> _Problem statement_: An exact copy of every record is needed, with all pictures omitted.

> _Items from a data source_:
■ ■ ■ ■ ■

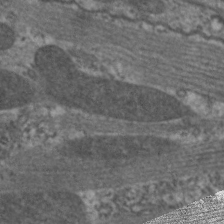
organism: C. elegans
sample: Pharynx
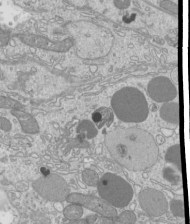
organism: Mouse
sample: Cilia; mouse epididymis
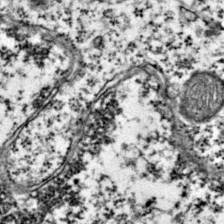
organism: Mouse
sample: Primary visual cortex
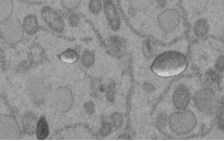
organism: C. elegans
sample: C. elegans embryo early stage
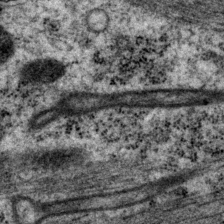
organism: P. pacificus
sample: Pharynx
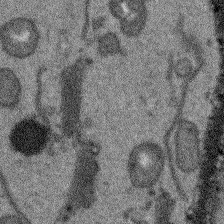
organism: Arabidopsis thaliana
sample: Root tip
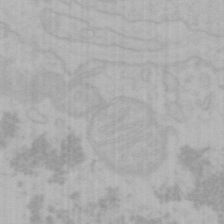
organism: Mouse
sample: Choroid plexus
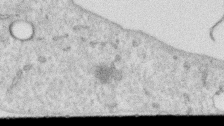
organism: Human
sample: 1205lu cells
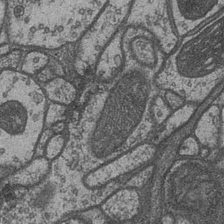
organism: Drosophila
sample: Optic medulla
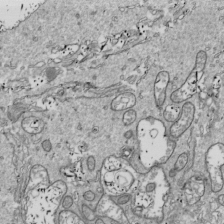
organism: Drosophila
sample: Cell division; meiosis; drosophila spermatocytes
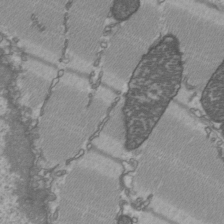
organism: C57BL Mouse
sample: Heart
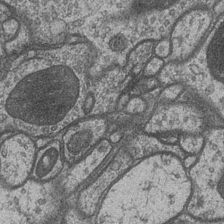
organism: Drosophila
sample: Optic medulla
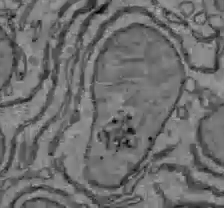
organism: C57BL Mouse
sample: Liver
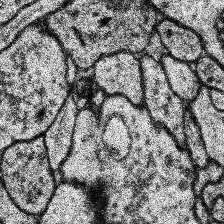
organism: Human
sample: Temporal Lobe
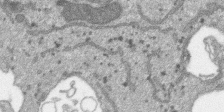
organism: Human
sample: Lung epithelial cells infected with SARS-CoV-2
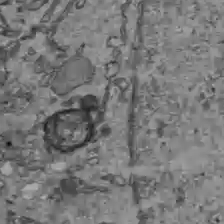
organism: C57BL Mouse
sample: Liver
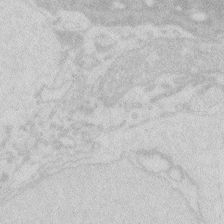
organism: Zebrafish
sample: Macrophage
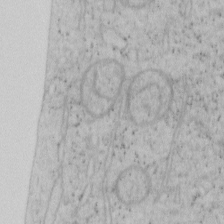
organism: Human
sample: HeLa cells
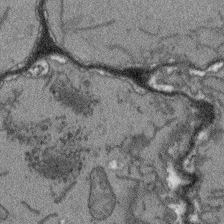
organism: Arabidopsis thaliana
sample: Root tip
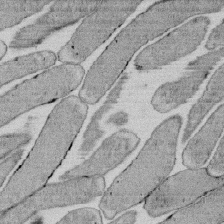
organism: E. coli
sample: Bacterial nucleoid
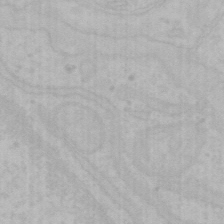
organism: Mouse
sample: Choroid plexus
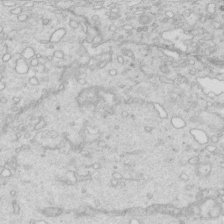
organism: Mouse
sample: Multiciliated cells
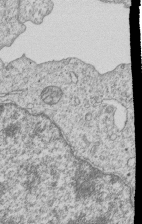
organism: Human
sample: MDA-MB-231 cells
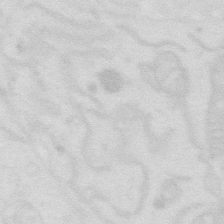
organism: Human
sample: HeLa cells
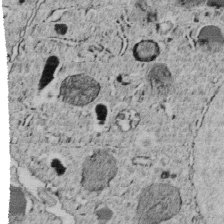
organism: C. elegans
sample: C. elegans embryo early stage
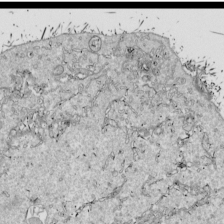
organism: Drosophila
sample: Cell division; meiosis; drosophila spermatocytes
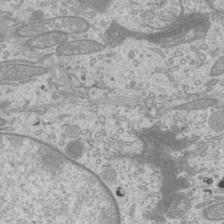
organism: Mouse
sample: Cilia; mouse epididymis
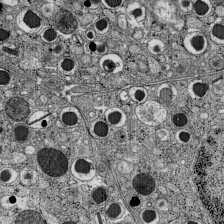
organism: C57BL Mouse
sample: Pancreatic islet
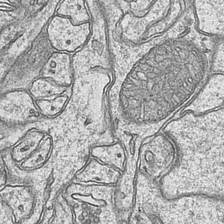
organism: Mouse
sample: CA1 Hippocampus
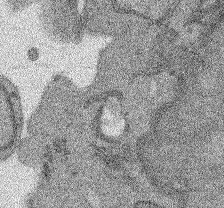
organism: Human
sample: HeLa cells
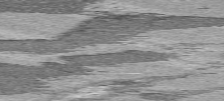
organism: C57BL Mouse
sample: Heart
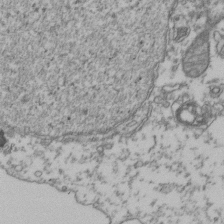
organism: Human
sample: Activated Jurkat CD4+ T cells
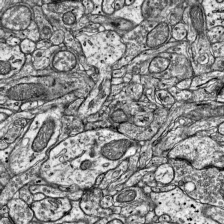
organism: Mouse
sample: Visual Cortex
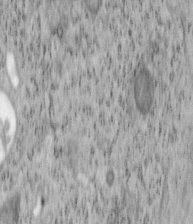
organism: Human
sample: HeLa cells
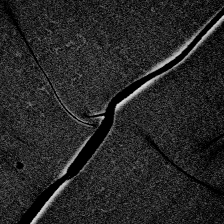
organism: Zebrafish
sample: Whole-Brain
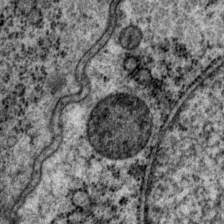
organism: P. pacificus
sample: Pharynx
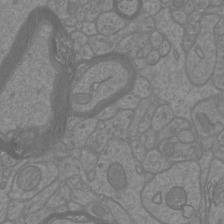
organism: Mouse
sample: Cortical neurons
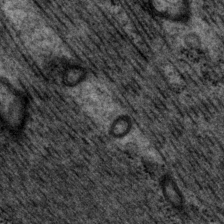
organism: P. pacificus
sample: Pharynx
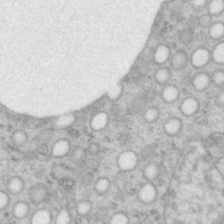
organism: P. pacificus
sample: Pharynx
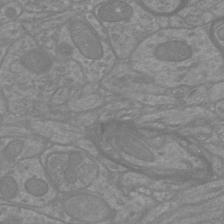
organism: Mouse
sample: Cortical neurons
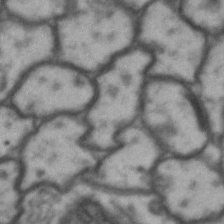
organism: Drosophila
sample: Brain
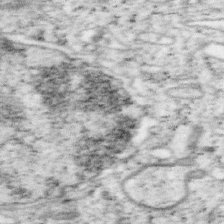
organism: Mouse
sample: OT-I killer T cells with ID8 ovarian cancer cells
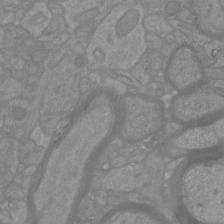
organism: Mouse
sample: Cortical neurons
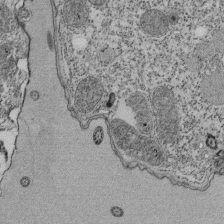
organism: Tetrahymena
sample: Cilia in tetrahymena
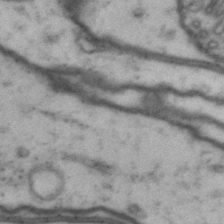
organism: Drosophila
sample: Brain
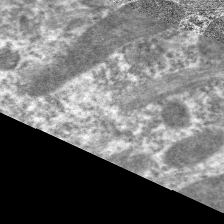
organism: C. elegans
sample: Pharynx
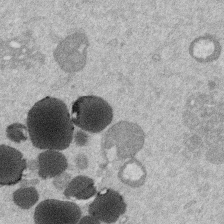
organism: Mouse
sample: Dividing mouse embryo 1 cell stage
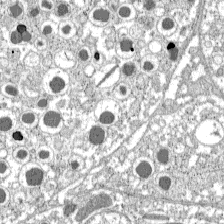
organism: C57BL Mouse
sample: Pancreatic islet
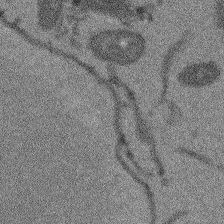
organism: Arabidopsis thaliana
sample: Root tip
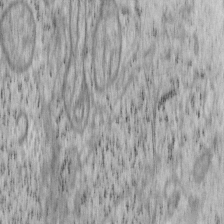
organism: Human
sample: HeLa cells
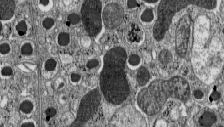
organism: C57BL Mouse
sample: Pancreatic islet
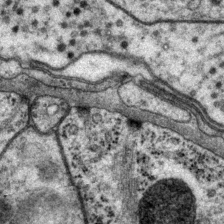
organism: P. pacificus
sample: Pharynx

■ ■ ■ ■ ■

> _The answer_:
organism: C. elegans
sample: Pharynx
organism: Mouse
sample: Cilia; mouse epididymis
organism: Mouse
sample: Primary visual cortex
organism: C. elegans
sample: C. elegans embryo early stage
organism: P. pacificus
sample: Pharynx
organism: Arabidopsis thaliana
sample: Root tip
organism: Mouse
sample: Choroid plexus
organism: Human
sample: 1205lu cells
organism: Drosophila
sample: Optic medulla
organism: Drosophila
sample: Cell division; meiosis; drosophila spermatocytes
organism: C57BL Mouse
sample: Heart
organism: Drosophila
sample: Optic medulla
organism: C57BL Mouse
sample: Liver
organism: Human
sample: Temporal Lobe
organism: Human
sample: Lung epithelial cells infected with SARS-CoV-2
organism: C57BL Mouse
sample: Liver
organism: Zebrafish
sample: Macrophage
organism: Human
sample: HeLa cells
organism: Arabidopsis thaliana
sample: Root tip
organism: E. coli
sample: Bacterial nucleoid
organism: Mouse
sample: Choroid plexus
organism: Mouse
sample: Multiciliated cells
organism: Human
sample: MDA-MB-231 cells
organism: Human
sample: HeLa cells
organism: C. elegans
sample: C. elegans embryo early stage
organism: Drosophila
sample: Cell division; meiosis; drosophila spermatocytes
organism: Mouse
sample: Cilia; mouse epididymis
organism: C57BL Mouse
sample: Pancreatic islet
organism: Mouse
sample: CA1 Hippocampus
organism: Human
sample: HeLa cells
organism: C57BL Mouse
sample: Heart
organism: Human
sample: Activated Jurkat CD4+ T cells
organism: Mouse
sample: Visual Cortex
organism: Human
sample: HeLa cells
organism: Zebrafish
sample: Whole-Brain
organism: P. pacificus
sample: Pharynx
organism: Mouse
sample: Cortical neurons
organism: P. pacificus
sample: Pharynx
organism: P. pacificus
sample: Pharynx
organism: Mouse
sample: Cortical neurons
organism: Drosophila
sample: Brain
organism: Mouse
sample: OT-I killer T cells with ID8 ovarian cancer cells
organism: Mouse
sample: Cortical neurons
organism: Tetrahymena
sample: Cilia in tetrahymena
organism: Drosophila
sample: Brain
organism: C. elegans
sample: Pharynx
organism: Mouse
sample: Dividing mouse embryo 1 cell stage
organism: C57BL Mouse
sample: Pancreatic islet
organism: Arabidopsis thaliana
sample: Root tip
organism: Human
sample: HeLa cells
organism: C57BL Mouse
sample: Pancreatic islet
organism: P. pacificus
sample: Pharynx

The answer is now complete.